2007-11-06 14:14:35 · 5 answers · asked by tt88754 1 in Education & Reference Homework Help

5 answers

you just simply start by trying out amounts of coins and seeing which ones add up to 2.80

there could be several answers

2007-11-06 14:23:54 · answer #1 · answered by Laur 1 · 0 0

how much is a nickel? i think it's five cents yeah? so. it can't be 20 nickels, cause that's only $1

is it 19 nickels and 1 quarter? no, that's only $1.20.
18 nickels and 2 quarters? $1.40
17 nickels and 3 quarters? $1.60
16 nickels and 4 quarters? $1.80
15 and 5? $2
14 and 6? $2.20
13 + 7? $2.40
12 + 8? $2.60
11 + 9? $2.80!!!!!!!!!!!!!

There fore, there are 11 nickels and 9 quarters.
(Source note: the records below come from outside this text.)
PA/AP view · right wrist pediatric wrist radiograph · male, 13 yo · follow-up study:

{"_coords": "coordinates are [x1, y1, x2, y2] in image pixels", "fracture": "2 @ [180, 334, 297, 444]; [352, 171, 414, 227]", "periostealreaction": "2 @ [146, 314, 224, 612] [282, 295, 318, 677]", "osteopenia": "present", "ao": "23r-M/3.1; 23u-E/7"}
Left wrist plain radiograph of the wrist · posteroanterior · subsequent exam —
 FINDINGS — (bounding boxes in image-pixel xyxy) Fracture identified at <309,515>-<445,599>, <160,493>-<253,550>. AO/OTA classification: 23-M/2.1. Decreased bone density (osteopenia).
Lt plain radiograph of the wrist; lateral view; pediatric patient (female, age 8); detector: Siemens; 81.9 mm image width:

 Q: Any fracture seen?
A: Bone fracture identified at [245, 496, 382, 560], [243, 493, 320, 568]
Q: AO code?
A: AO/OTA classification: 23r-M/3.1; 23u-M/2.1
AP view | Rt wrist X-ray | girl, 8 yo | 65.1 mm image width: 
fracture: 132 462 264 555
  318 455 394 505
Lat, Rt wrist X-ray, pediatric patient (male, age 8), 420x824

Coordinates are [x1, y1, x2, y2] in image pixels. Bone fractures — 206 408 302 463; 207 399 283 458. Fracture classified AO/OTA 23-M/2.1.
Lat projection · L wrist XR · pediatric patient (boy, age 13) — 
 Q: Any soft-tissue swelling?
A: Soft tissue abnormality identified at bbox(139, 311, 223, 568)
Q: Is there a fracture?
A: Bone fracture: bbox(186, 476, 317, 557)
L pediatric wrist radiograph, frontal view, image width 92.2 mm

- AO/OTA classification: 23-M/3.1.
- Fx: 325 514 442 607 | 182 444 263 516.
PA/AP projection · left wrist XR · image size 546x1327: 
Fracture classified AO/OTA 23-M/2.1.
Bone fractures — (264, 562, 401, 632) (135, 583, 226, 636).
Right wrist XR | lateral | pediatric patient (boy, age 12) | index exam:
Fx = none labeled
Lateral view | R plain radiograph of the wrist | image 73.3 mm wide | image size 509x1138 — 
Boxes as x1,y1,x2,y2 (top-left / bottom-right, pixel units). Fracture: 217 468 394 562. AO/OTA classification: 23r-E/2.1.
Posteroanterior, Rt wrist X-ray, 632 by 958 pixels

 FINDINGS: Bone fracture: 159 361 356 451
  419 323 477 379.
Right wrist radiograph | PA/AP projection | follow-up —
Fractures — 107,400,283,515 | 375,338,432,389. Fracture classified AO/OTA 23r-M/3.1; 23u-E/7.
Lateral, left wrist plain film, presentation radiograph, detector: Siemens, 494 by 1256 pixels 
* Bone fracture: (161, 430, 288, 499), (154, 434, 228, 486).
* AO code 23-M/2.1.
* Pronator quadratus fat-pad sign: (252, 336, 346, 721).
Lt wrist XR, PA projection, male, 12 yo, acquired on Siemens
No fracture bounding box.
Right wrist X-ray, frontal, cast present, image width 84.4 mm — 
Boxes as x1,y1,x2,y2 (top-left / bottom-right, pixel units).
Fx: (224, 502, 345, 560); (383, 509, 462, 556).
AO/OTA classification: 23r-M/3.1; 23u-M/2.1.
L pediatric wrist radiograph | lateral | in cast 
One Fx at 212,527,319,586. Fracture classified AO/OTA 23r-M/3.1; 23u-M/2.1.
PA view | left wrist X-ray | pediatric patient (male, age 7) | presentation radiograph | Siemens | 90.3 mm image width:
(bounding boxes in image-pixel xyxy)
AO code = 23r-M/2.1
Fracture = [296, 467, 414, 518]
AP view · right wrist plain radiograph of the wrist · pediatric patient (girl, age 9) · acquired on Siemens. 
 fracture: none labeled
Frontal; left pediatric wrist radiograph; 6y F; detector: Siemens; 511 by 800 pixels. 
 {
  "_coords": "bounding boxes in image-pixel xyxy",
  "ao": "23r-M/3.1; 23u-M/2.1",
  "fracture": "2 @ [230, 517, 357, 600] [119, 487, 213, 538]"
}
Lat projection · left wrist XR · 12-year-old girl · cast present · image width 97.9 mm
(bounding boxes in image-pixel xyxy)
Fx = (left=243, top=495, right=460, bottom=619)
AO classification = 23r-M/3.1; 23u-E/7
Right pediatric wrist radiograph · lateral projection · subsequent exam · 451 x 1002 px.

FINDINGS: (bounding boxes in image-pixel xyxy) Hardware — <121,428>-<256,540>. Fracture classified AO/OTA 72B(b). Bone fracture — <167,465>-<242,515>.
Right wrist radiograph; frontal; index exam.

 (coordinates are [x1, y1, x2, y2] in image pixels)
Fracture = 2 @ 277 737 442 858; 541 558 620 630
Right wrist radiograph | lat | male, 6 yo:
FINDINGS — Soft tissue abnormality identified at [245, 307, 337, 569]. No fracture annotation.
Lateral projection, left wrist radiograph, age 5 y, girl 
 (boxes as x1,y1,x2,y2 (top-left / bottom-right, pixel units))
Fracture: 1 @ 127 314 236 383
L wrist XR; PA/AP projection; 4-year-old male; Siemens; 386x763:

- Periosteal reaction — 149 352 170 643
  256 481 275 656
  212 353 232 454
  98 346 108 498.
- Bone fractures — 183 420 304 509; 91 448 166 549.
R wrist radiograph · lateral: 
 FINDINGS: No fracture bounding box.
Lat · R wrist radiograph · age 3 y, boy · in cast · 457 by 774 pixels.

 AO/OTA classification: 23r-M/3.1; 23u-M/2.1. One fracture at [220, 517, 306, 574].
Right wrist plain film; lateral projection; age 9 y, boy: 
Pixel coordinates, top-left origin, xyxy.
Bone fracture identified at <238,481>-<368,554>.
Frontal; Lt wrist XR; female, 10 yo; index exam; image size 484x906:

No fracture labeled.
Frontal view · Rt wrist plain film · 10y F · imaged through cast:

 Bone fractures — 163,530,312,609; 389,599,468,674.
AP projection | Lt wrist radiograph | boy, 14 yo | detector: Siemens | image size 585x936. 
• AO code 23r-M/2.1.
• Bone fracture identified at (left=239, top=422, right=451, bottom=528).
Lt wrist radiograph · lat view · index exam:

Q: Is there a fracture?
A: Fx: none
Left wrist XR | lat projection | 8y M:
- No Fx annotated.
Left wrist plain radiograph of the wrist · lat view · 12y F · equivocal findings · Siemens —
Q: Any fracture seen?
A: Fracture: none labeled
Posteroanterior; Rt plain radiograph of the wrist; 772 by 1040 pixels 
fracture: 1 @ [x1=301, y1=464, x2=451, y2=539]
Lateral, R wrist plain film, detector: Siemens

How did i solve it? I added the amount of money up, and i reasoned it out one step at a time.

2007-11-06 14:26:36 · answer #2 · answered by A derka der 7 · 0 0

There are 9 quarters and 11 nickels... 9 quarters = $2.25 + 11 nickels = $.fifty 5 it rather is rather approximately logic. the least perplexing thank you to start is with the cents ($.80). Having the cents be all nickels may be too many nickels and not adequate quarters. So I extra 1 / 4 to the cents which left $.fifty 5 cents in nickels and from there i substitute into able verify what proportion funds there have been of all varieties.

2016-09-28 12:06:27 · answer #3 · answered by ? 4 · 0 0

.05N + .25(20-N) = 2.80
.05N + 5 -.25 N =2.8
2.2 = .2N
11 = N

So, there are 11 nickels. And 9 quarters.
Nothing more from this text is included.